I had non-stop service to the eventual crowded line for bottled water, bananas and bagels. I bumped into two JetBlue employees (Madeline Garant and her colleague), who flew in from Boston for the JFK Runway Run, and told them "I JetBlue to SRQ!"


And then I re-joined my fellow runners Dennis Klainberg and Yan Wang for our victory lap in the parking lot, prior to boarding AirTrain and the #7 subway back to Manhattan.


The day after the race I took a Zumba class at the New York Sports Club -- I'm more of a dancer than a runner, for sure. The following day I indulged in the much needed foot reflexology by the talented Kai Woo at Health Trail in the heart of Chinatown.

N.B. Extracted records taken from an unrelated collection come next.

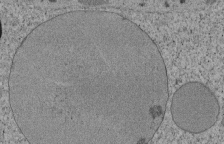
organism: Tetrahymena
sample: Cilia in tetrahymena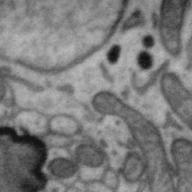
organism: Zebra finch
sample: Brain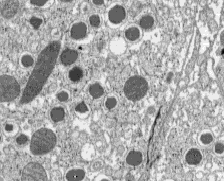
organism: C57BL Mouse
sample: Pancreatic islet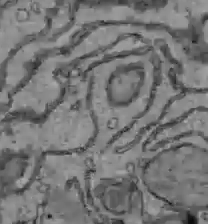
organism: C57BL Mouse
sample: Liver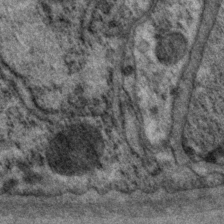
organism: P. pacificus
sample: Pharynx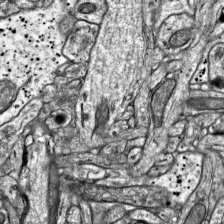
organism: Mouse
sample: Visual Cortex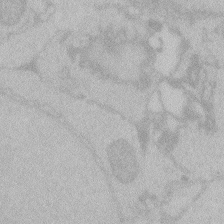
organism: Zebrafish
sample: Macrophage infected with Toxoplasma gondii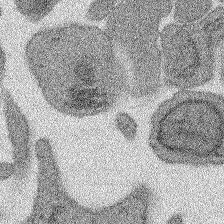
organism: Human
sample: HeLa cells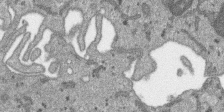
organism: Human
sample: Lung epithelial cells infected with SARS-CoV-2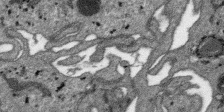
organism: Human
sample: Lung epithelial cells, uninfected (mock) control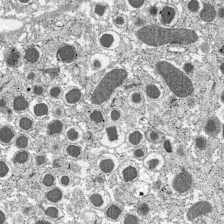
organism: C57BL Mouse
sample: Pancreatic islet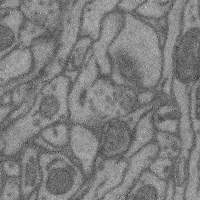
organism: Mouse
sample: Cerebral cortex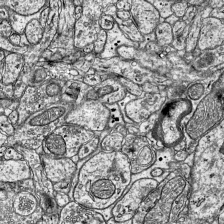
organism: Mouse
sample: Visual Cortex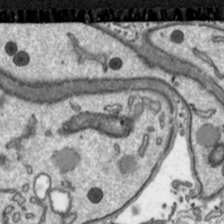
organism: Toxoplasma gondii
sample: Parasites in a vacuole inside a host cell

As I boarded JetBlue from LaGuardia Airport three days after the 5K race and headed back to the sunny shores of Sarasota,


I was reminded of the JFK run and fun. I looked out my airplane window upon departure and spotted the island of Manhattan below (with the Statue of Liberty and the Freedom Tower clearly visible)...


And then from the NJ side looking at the West Side of Manhattan, I detected the outline of Central Park (the site of my last year's first-time half marathon)...


So when our jet navigated above the clouds...


I appreciated airport workers in a totally new way. The following weekend, Yan Wang piloted over Long Island and sent me his perspective:

Yes, it's fun to fly. Perhaps next year, I will register for JFK Runway Run in advance and fly in again from Florida. Maybe Yan Wang will fly back from Bing's Bellevue headquarters, so we can share the runner's high on the runway cleared for only runners!